Breaking Up Rox

Is The Gambler's arm sound? It appears to be. Look at it this way: It's as sound as Bichette's knee.

Let's hope that Gebhard goes ahead and trades Bichette for some authentic pitching. The remaining Blake Street Bombers will still produce plenty of power, and Rockies fans will get over this particular episode of postpartum depression a lot sooner than they might imagine. Don't worry: The baby boys will grow up. Someday, they'll even make us proud. In the World Series.

In the meantime, leave Vinny Castilla's balls and strikes alone, okay?

Let us give thanks, just for a moment, that the most heroic figure these days in the beclouded sport of boxing is a Reno, Nevada, district judge named Mills Lane. As you know by now, Hizzoner doubles as a fight referee. In the space of just two weeks, it was his unhappy duty to disqualify Mike Tyson in his ear-chomping bout with Evander Holyfield for the WBC heavyweight championship and to disqualify Henry Akinwande for excessive holding and failure to fight in his WBA title fight with Lennox Lewis.

How unusual was this quiniela? In the last 105 years, there have been just two other heavyweight title disqualifications. (Tell us about those by the count of ten and we'll send you a speed bag and your very own pair of ten-ounce gloves.)

Boxing has become a sewer, so the sordid melodrama of these "fights" comes as no surprise. Still, Mills Lane's decisions are paying an unexpected and welcome dividend. To wit: Don King has been knocked off his throne.

The ex-Cleveland numbers runner, killer and pitchman who has held boxing hostage since he started gouging the purses of Muhammad Ali and Larry Holmes suddenly finds himself fresh out of fighters--and thus scams. His top earner, Tyson, has had his license to box revoked for at least a year and $3 million of his $30 million purse confiscated. His whole foolish career now appears in jeopardy.

Akinwande was King's No. 2 pug; now he, too, has had his purse held up and faces sanctions from the ever-vigilant Nevada State Athletic Commission. King's third most lucrative heavyweight?
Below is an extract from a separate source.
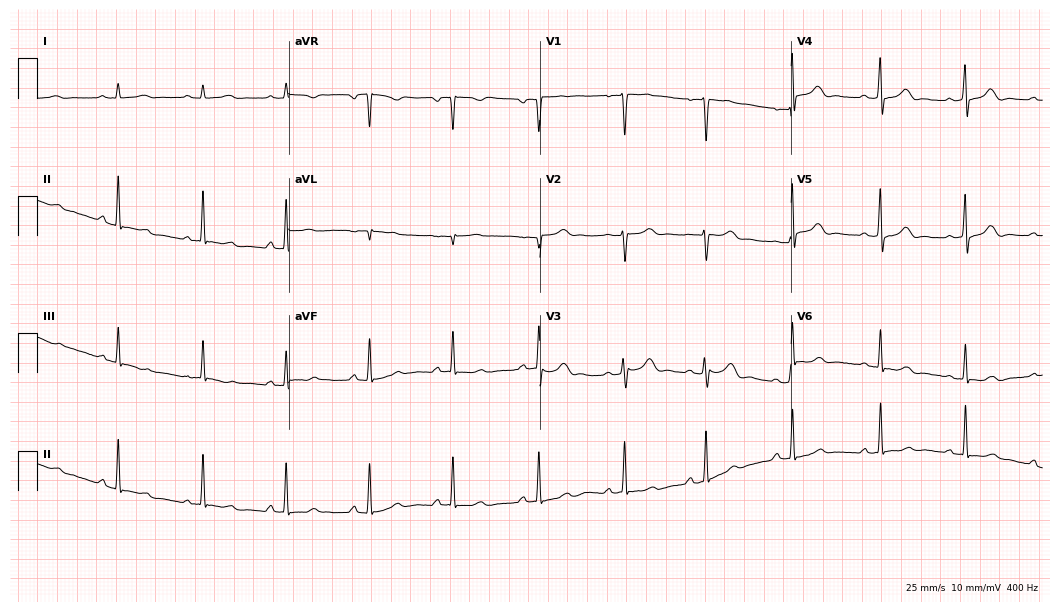
12-lead ECG (10.2-second recording at 400 Hz) from a female, 35 years old. Labelled as a normal ECG.

Why, none other than the illustrious Oliver McCall, who in his fight with Lennox Lewis burst into tears, the apparent victim of a nervous breakdown.

That leaves the depleted King stable with just one big horse, heavyweight Francois Botha, and he has the same chance of winning a title against any decent opponent as the Denver Nuggets have of creaming Chicago for the NBA championship.

To the delight of many onlookers, Don King fell down a short flight of stairs while trying to leave the ring after the July 12 Akinwande debacle and has remained uncharacteristically silent and absent ever since. If we're lucky, King's little stumble will prove to be more than symbolic. Don't you wish Mills Lane, one of boxing's few heroes, had counted him out right there on the steps?